Leif joined him in the darkness. Together they strode toward the bunkhouse. Visions of Penny lit the back of Hjelmer’s eyelids. What was she doing this night? Did she still remember that he said he loved her? And that she’d wait? He
had
broken his vow, but it turned out all right in the end. Surely that meant God didn’t count the vow as real.
But to be safe, I won’t play again,
he promised himself.
O
h, hurry, Inge, please hurry.” Kaaren tried to stop the bleeding, but she had no more rags at hand without getting up from the bed. Moving terrified her. What if she bled to death before Ingeborg could get there? Why, oh why, had she insisted Metiz go home? She’d felt so much stronger, and with Lars coming in soon from the fields, she thought they could all sleep till he came. And Metiz had needed rest too.
She heard feet thudding against the hard-packed dirt, and immediately the door flew open as if by a huge wind.

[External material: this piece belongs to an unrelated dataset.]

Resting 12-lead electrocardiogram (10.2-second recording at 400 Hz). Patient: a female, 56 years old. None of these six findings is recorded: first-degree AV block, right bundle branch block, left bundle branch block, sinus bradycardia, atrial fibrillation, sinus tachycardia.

“Inge, I’m so glad you’re here.” Kaaren tried to keep the tears from squeezing under her eyelids, but one was more determined than she. She dashed it away and tried to smile, but her lips quivered beyond her control.
“What is it?” Ingeborg crossed the room, her hand to her breast, trying to catch her breath. At the same moment she saw the spreading stain on the sheet. “Oh, dear Lord above, help us now.” She turned at the door opening again. Thorliff stuck his head in.
“Go for Metiz!”
“Baptiste already did.”
“Oh, please, Father,” Ingeborg murmured as she gathered the clean strips of cloth off the line between the stove and the wall. “Then get Lars,” she ordered Thorliff.

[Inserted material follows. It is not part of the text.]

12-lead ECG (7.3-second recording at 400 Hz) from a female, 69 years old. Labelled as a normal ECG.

At that moment the riverboat steam whistle shrieked across the land.
Ingeborg sucked in a deep breath. “That must be Solveig. It is late in the day for the boat to come by. Lars will be coming in on the horse. You run down to the dock and tell them someone is coming.”
“I could row out and get her.” Thorliff stood a little straighter, as if that might make him big enough to be trusted with the task.
“You help Lars, all right?” She heard the door slam behind him. Packing the strips in place, she massaged Kaaren’s low belly. “Metiz said this sometimes helps.”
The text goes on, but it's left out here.